The potential loss of the uranium fuel market for nuclear power plants in the West could be another significant blow to Russia’s economy. Western countries have been exploring alternative sources of uranium to reduce dependence on the Russian supply and weaken its financial support for the war in Ukraine. Kazakhstan’s state-owned company, Kazatomprom, is emerging as a potential alternative supplier of nuclear fuel.
Kazatomprom is preparing to increase uranium fuel production to meet demand from new buyers, with the first contracts expected to be signed no later than 2025. The company currently produces about 40% of the world’s uranium and exports all of it.
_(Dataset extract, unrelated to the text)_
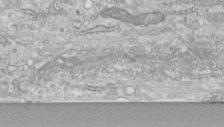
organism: Human
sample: Centriole in fibroblast cells

With global demand for uranium expected to rise by about a third by 2030, Kazakhstan has a real opportunity to capture a significant market share in this segment.
The United States is among the countries looking to reduce their dependence on Russian-supplied uranium. Despite the invasion of Ukraine, exports of Russian nuclear fuel have not decreased, and in fact, have increased, maintaining Kremlin’s income and influence with buyers worldwide.
Kazatomprom plans to open a new uranium supply route bypassing Russia, possibly through one of China’s seaports, as Beijing is also seeking new long-term sources of nuclear fuel. The first shipment of low-enriched uranium fuel assemblies was delivered to the Chinese General Nuclear Power Corporation in December 2022.
As of now, Rosatom has not been included in the European lists of sanctioned Russian companies. However, several countries, such as France and Hungary, remain heavily dependent on Russian nuclear fuel. If Western countries continue to find and establish alternative sources of uranium, Russia may face significant losses in this market.